▸ **Records from a data source**:
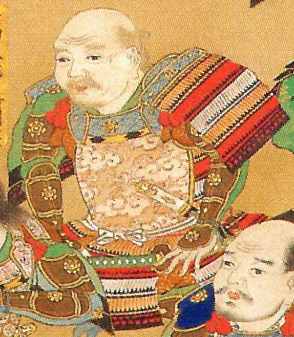 戸田忠次の肖像。
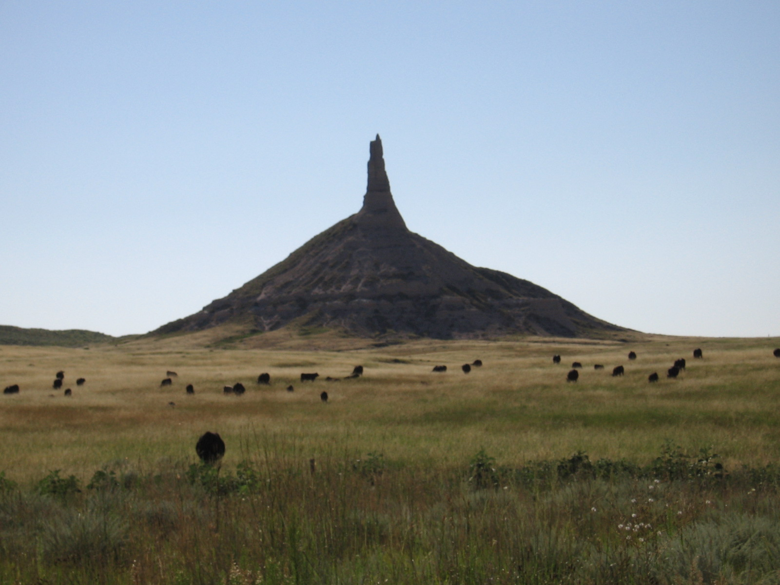 Chimney Rock, Nebraska, USA
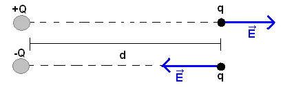 Campo eletrico
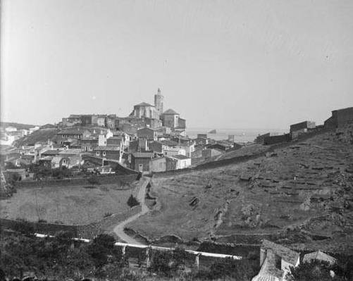 Imatge
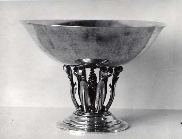 Bowl; Metalwork-Silver
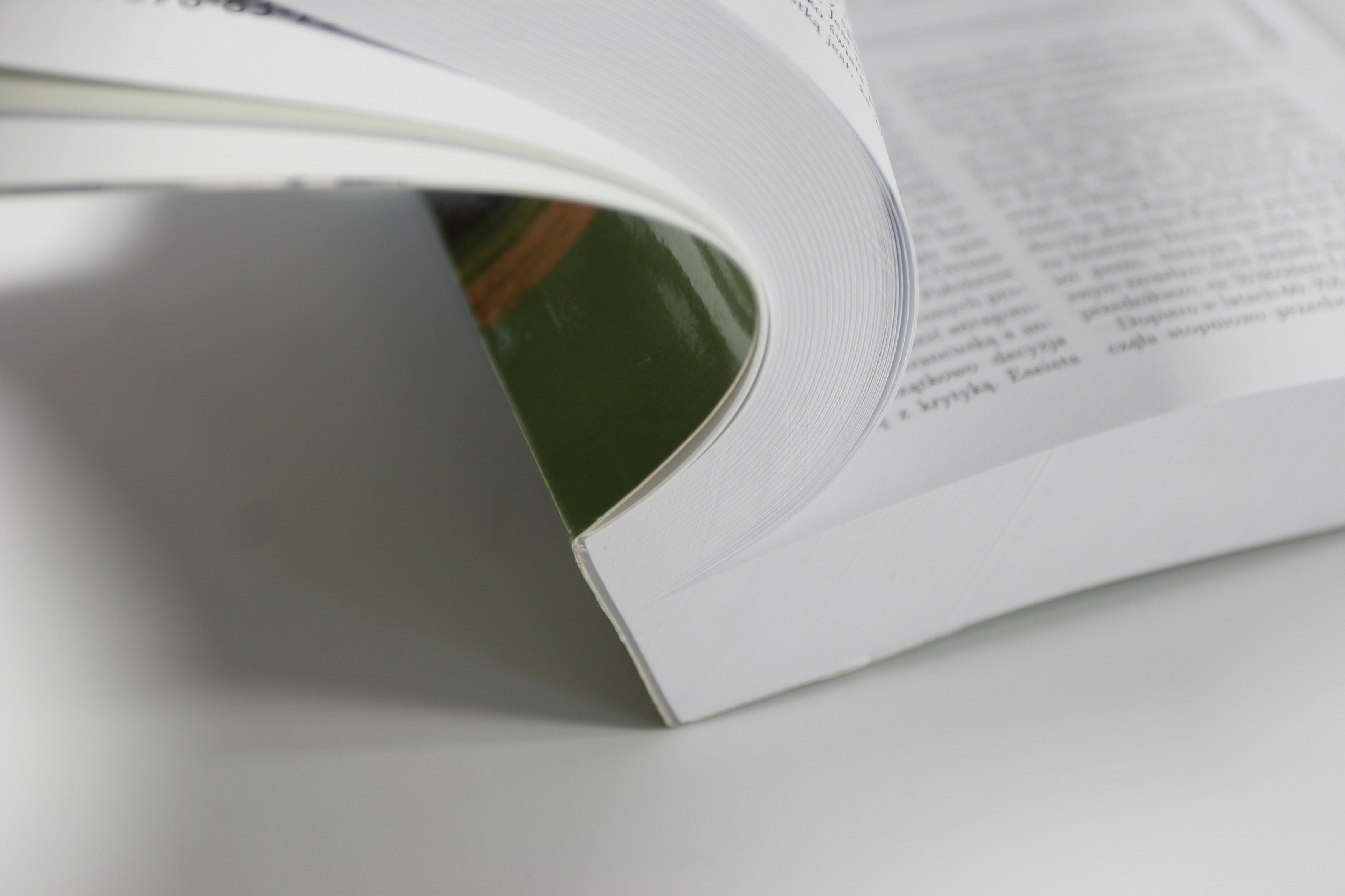 Softcover-Buch mit Klebebindung
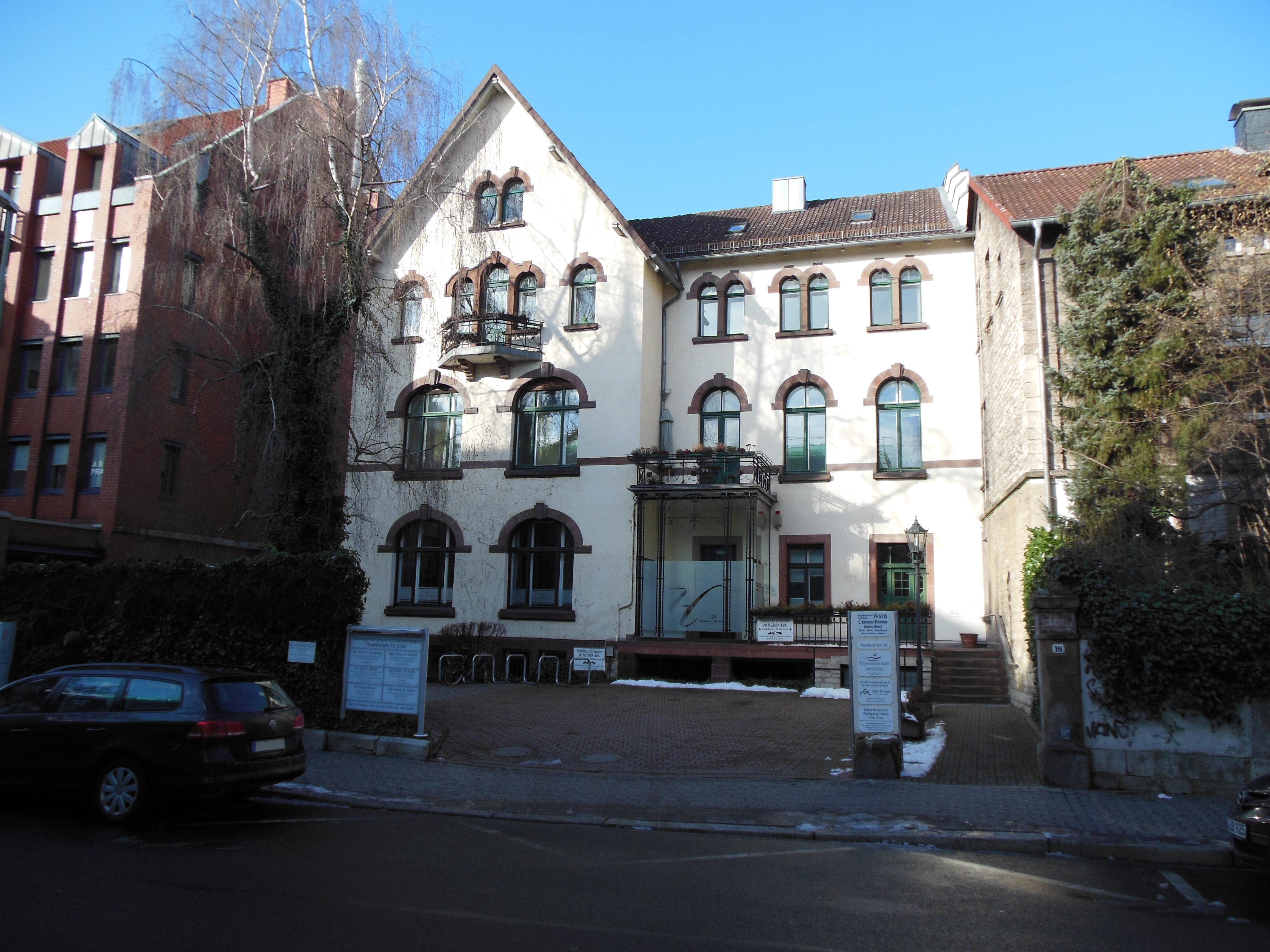 Filiale Göttingen der Bankhaus Hallbaum AG, Theaterstraße 16, 37073 Göttingen, Deutschland.

▸ **ABOUT THIS EXERCISE**: Your job is to copy every entry exactly. Omit the pictures.

▸ **EXERCISE OUTPUT**:
 戸田忠次の肖像。
 Chimney Rock, Nebraska, USA
 Campo eletrico
 Imatge
 Bowl; Metalwork-Silver
 Softcover-Buch mit Klebebindung
 Filiale Göttingen der Bankhaus Hallbaum AG, Theaterstraße 16, 37073 Göttingen, Deutschland.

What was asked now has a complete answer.